The streaming platforms have a combined catalogue of tens of thousands of titles and a recommendation algorithm that will confidently suggest you rewatch something you've already seen three times because it doesn't know you've seen it. A personal film catalog solves a different problem: it's a record of what you actually own or have watched, rated by your own criteria, queryable in ways that no platform's filter system allows.

The Rating That Isn't Star Count

TMP Rating is the differentiated field in this template — a personal rating system that exists alongside IMDb Link rather than instead of it. The IMDb score for a film represents the aggregate opinion of tens of thousands of reviews. Your TMP rating represents whether you, specifically, with your particular tolerance for pacing and your reaction to that cinematographer's approach to handheld, thought it was worth the two hours. They're different data points. Having both in the record means you can filter for films you rated highly that IMDb rated modestly and vice versa — that divergence pattern tells you something about your taste relative to consensus opinion.
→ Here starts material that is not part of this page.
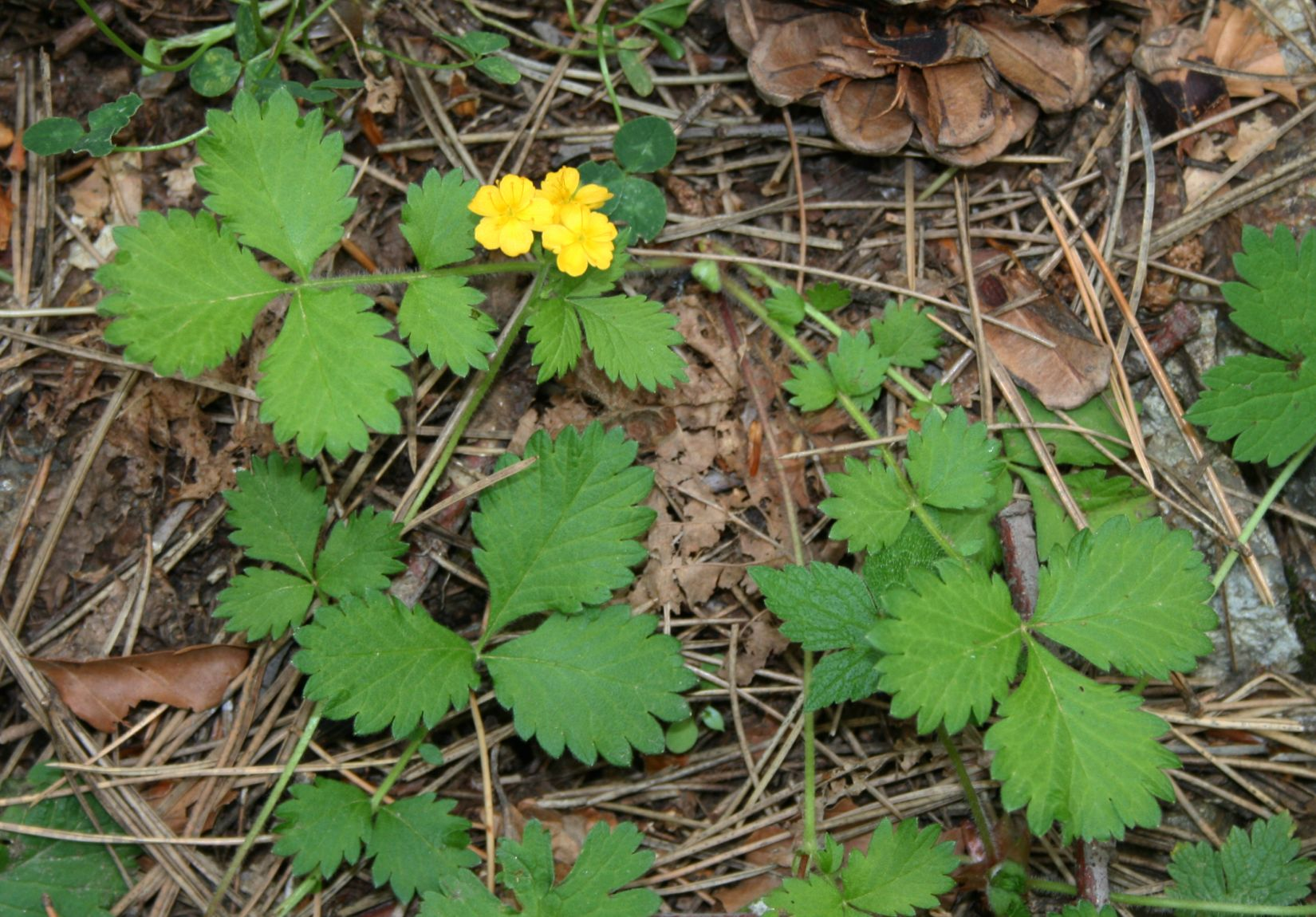 Aremonia agrimonoides, Rosengewächse (Rosaceae) - Italien/Italia/Italy: Kalabrien/Calabria, Prov. Reggio Calabria, Parco Nazionale dell'Aspromonte, Vallata dell'Amendolea SE Diga del Menta

Quality is the format field — 4K HDR, 1080p BluRay, 720p encode, DVD rip. For a physical or digital library, Quality determines which version gets played and which version is a backup or a placeholder pending an upgrade. Filtering for a genre by Quality to build a 4K night watchlist is a basic operation that requires this field.

Cast and Discovery Fields

Director, Actors, and Producer are the navigational fields. A personal rating of 8/10 for a Villeneuve film carries different weight than a 8/10 for a director whose work you're only starting to explore — the Director field makes those patterns searchable. Filtering your collection by director produces a filmography view; comparing your ratings across a single director's work over time reveals preference patterns that browsing history doesn't capture.

Production companies, Homepage, and Trailer round out the discovery layer. For a collector focused on specific studio output — a24, Blumhouse, Studio Ghibli — the production company field enables filtering that genre tags alone can't provide.

Barcode handles the physical media side. A scan of the physical disc barcode at acquisition ties the digital record to the physical object — useful for verifying a disc is in the library and for identifying it when it ends up without a case. Available Now is the loan tracking field: a disc that's been lent out is technically in the catalog but not currently accessible, and that distinction matters at 11 PM when you want to watch something you own.

The Catalog at Scale

Backdrops alongside Poster is the visual layer that makes browsing the library something better than a text list. At 300 entries, a catalog with cover art and production stills is a substantially different browsing experience than one with titles alone — the visual recognition memory is faster and more reliable than title recall for the majority of the library.

Runtime is the field that drives scheduling decisions. A 95-minute film and a 172-minute film are different commitments. Filtering by runtime to find something under two hours on a Tuesday evening is a query that a streaming platform's "short films" category only approximates. In a personal catalog, it's a direct field filter that returns exactly what you're looking for.